Source code for proteinshake.frameworks.dataset

import os
from proteinshake.utils import save, load, fx2str, progressbar, error

class FrameworkDataset():
    """ Dataset base class for different frameworks.

    Parameters
    ----------
    data_list: generator
        A generator of objects from a representation.
    size: int
        The size of the dataset.
    path: str
        Path to save the processed dataset.
    transform: function
        A transform function to be applied in the __getitem__ method.
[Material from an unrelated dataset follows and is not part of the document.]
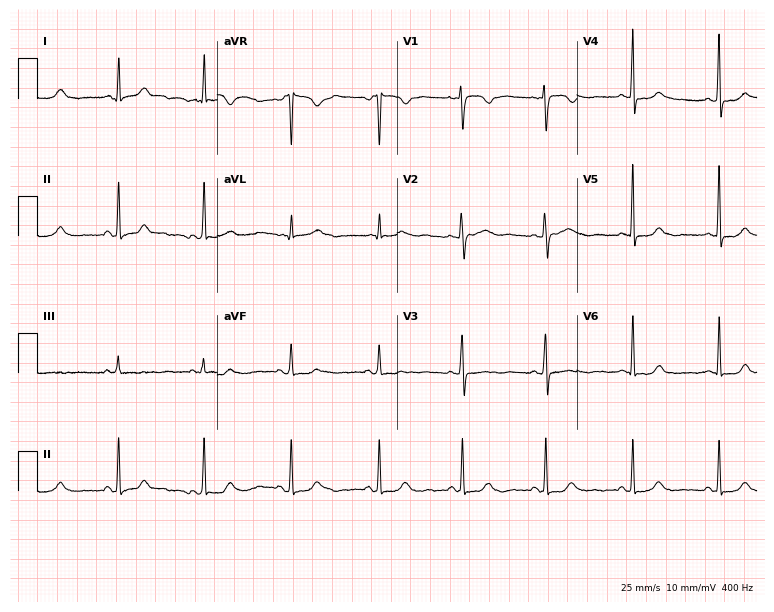
12-lead ECG (7.3-second recording at 400 Hz) from a 32-year-old woman. Screened for six findings — first-degree AV block, right bundle branch block, left bundle branch block, sinus bradycardia, atrial fibrillation, sinus tachycardia — none is recorded. Findings outside these six are not listed.
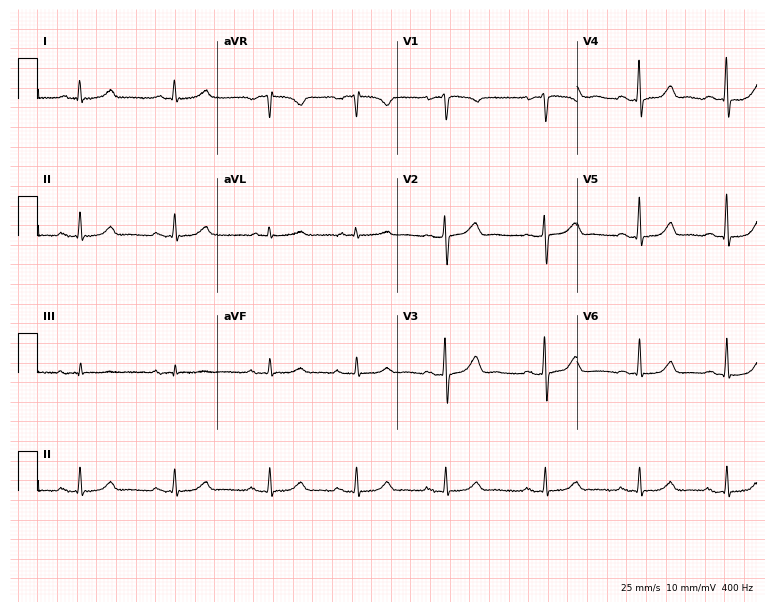
Electrocardiogram (7.3-second recording at 400 Hz), a 56-year-old female. Overall reading on record: normal ECG.

Signature: transform(data, protein_dict) -> (data, protein_dict)
    pre_transform: function
        A transform function to be applied before writing the data. Signature: transform((data, protein_dict)) -> (data, protein_dict)
    pre_filter: function
        A filter function to be applied before writing the data. Signature: transform(data, protein_dict) -> bool
    """

    def __init__(self, data_list, size, path, transform=None, pre_transform=None, pre_filter=None, verbosity=2):
        os.makedirs(path, exist_ok=True)
        self.verbosity = verbosity
        self.path = path
        self.transform = transform
        self.pre_transform = pre_transform
        self.pre_filter = pre_filter
        transforms_repr = fx2str(pre_transform) + fx2str(pre_filter)
        if not os.path.exists(f'{path}/{size-1}.pkl'):
            i = 0
            for data_item in progressbar(data_list, desc='Converting', total=size, verbosity=self.verbosity):
                data = self.convert_to_framework(data_item)
                protein_dict = data_item.protein_dict
                if not self.pre_filter is None and not self.pre_filter(data, protein_dict):
                    continue
                if not self.pre_transform is None:
                    data, protein_dict = self.pre_transform(data, protein_dict)
                save((data, protein_dict), f'{path}/{i}.pkl')
                i += 1
            save(i,f'{path}/size.pkl')
            save(transforms_repr,f'{path}/transforms.pkl')
        self.size = load(f'{path}/size.pkl')
        original_repr = load(f'{path}/transforms.pkl')
        if not original_repr == transforms_repr: error(f'The pre_transform and/or pre_filter are not the same as when the dataset was created. If you want to change them, delete the folder at {path}', verbosity=self.verbosity)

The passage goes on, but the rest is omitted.